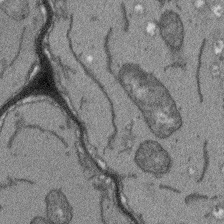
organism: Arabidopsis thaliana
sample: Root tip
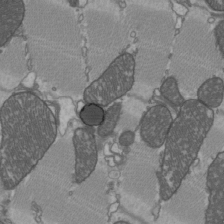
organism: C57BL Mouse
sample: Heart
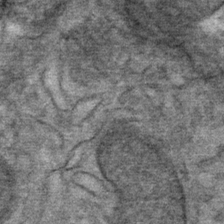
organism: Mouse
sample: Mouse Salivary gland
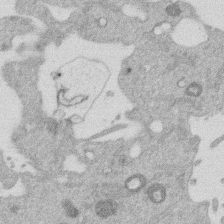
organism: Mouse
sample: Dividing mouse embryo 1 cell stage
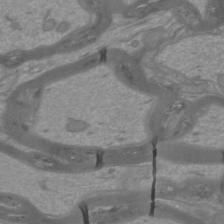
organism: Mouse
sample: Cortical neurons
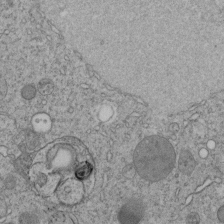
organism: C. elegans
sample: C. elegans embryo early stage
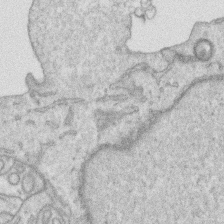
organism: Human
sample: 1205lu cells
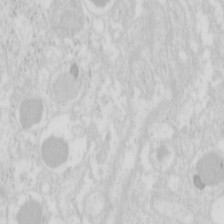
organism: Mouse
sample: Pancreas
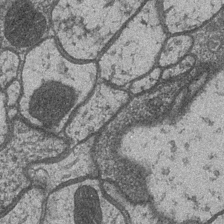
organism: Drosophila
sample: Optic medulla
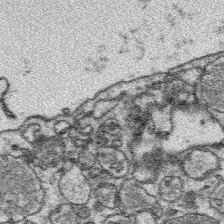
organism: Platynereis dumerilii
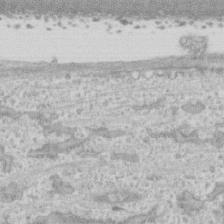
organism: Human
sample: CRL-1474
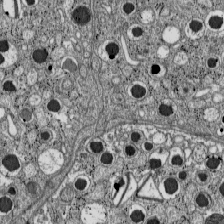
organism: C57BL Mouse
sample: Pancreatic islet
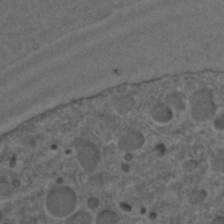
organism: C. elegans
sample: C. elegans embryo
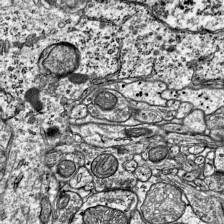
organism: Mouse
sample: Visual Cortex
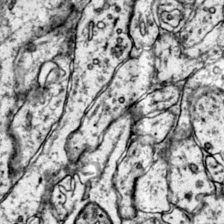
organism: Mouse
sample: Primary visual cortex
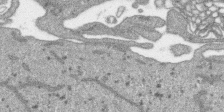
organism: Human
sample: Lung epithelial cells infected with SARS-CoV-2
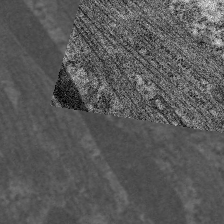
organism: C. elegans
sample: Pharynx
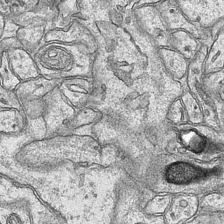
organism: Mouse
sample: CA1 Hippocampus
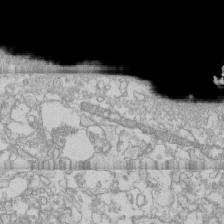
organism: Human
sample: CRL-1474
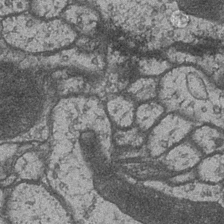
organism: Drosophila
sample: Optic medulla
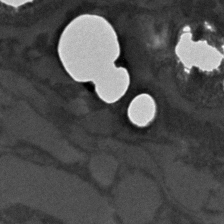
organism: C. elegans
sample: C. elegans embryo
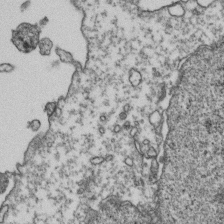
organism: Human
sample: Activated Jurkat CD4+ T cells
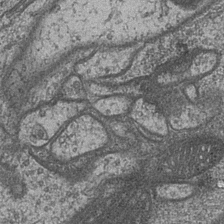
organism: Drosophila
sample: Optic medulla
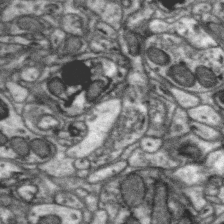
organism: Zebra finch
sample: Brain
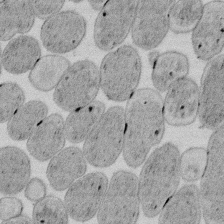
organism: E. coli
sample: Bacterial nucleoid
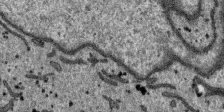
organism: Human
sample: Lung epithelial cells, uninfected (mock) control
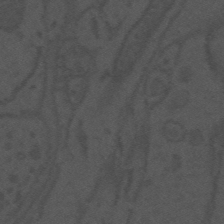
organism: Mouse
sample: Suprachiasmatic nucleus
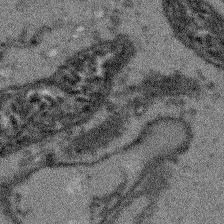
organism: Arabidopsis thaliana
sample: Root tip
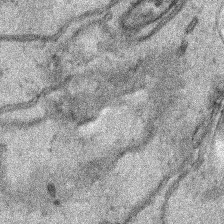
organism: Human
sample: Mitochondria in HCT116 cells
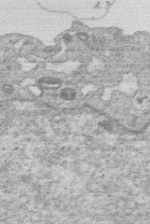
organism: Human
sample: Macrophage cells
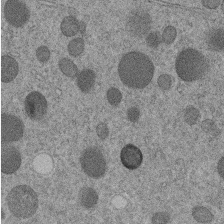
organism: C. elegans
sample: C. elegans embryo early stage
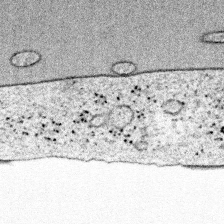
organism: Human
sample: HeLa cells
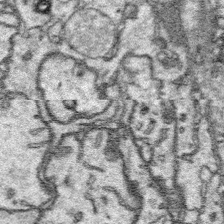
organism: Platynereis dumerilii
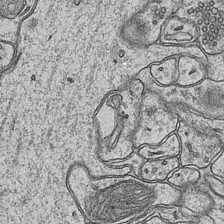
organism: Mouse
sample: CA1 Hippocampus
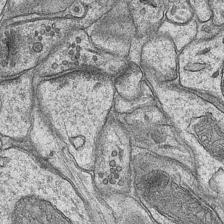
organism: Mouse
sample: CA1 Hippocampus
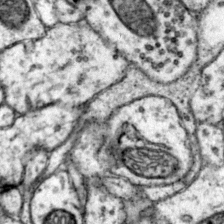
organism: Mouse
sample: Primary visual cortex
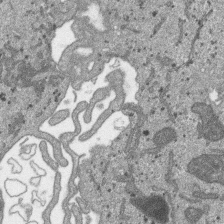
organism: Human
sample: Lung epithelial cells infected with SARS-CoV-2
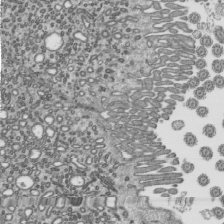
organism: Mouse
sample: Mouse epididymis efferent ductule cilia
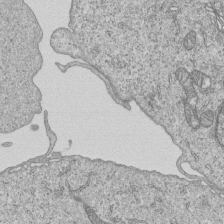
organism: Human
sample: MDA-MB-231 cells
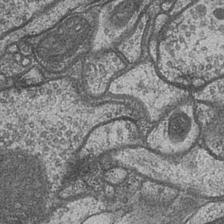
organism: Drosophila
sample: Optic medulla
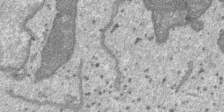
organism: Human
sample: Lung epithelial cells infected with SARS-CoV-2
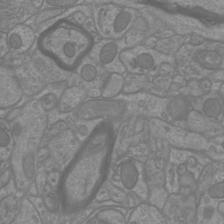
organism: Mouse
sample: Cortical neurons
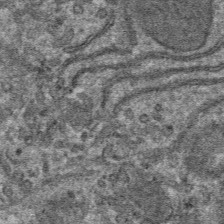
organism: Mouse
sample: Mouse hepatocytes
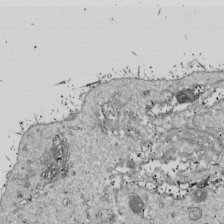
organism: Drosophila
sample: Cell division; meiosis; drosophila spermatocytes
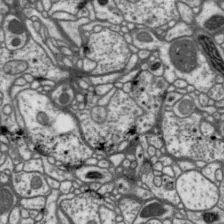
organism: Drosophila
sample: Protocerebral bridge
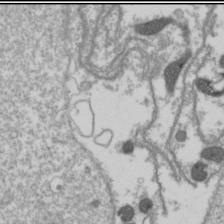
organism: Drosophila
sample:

—————

The listing is to be reproduced in full and exactly, except that its pictures are to be dropped.

organism: Arabidopsis thaliana
sample: Root tip
organism: C57BL Mouse
sample: Heart
organism: Mouse
sample: Mouse Salivary gland
organism: Mouse
sample: Dividing mouse embryo 1 cell stage
organism: Mouse
sample: Cortical neurons
organism: C. elegans
sample: C. elegans embryo early stage
organism: Human
sample: 1205lu cells
organism: Mouse
sample: Pancreas
organism: Drosophila
sample: Optic medulla
organism: Platynereis dumerilii
organism: Human
sample: CRL-1474
organism: C57BL Mouse
sample: Pancreatic islet
organism: C. elegans
sample: C. elegans embryo
organism: Mouse
sample: Visual Cortex
organism: Mouse
sample: Primary visual cortex
organism: Human
sample: Lung epithelial cells infected with SARS-CoV-2
organism: C. elegans
sample: Pharynx
organism: Mouse
sample: CA1 Hippocampus
organism: Human
sample: CRL-1474
organism: Drosophila
sample: Optic medulla
organism: C. elegans
sample: C. elegans embryo
organism: Human
sample: Activated Jurkat CD4+ T cells
organism: Drosophila
sample: Optic medulla
organism: Zebra finch
sample: Brain
organism: E. coli
sample: Bacterial nucleoid
organism: Human
sample: Lung epithelial cells, uninfected (mock) control
organism: Mouse
sample: Suprachiasmatic nucleus
organism: Arabidopsis thaliana
sample: Root tip
organism: Human
sample: Mitochondria in HCT116 cells
organism: Human
sample: Macrophage cells
organism: C. elegans
sample: C. elegans embryo early stage
organism: Human
sample: HeLa cells
organism: Platynereis dumerilii
organism: Mouse
sample: CA1 Hippocampus
organism: Mouse
sample: CA1 Hippocampus
organism: Mouse
sample: Primary visual cortex
organism: Human
sample: Lung epithelial cells infected with SARS-CoV-2
organism: Mouse
sample: Mouse epididymis efferent ductule cilia
organism: Human
sample: MDA-MB-231 cells
organism: Drosophila
sample: Optic medulla
organism: Human
sample: Lung epithelial cells infected with SARS-CoV-2
organism: Mouse
sample: Cortical neurons
organism: Mouse
sample: Mouse hepatocytes
organism: Drosophila
sample: Cell division; meiosis; drosophila spermatocytes
organism: Drosophila
sample: Protocerebral bridge
organism: Drosophila
sample:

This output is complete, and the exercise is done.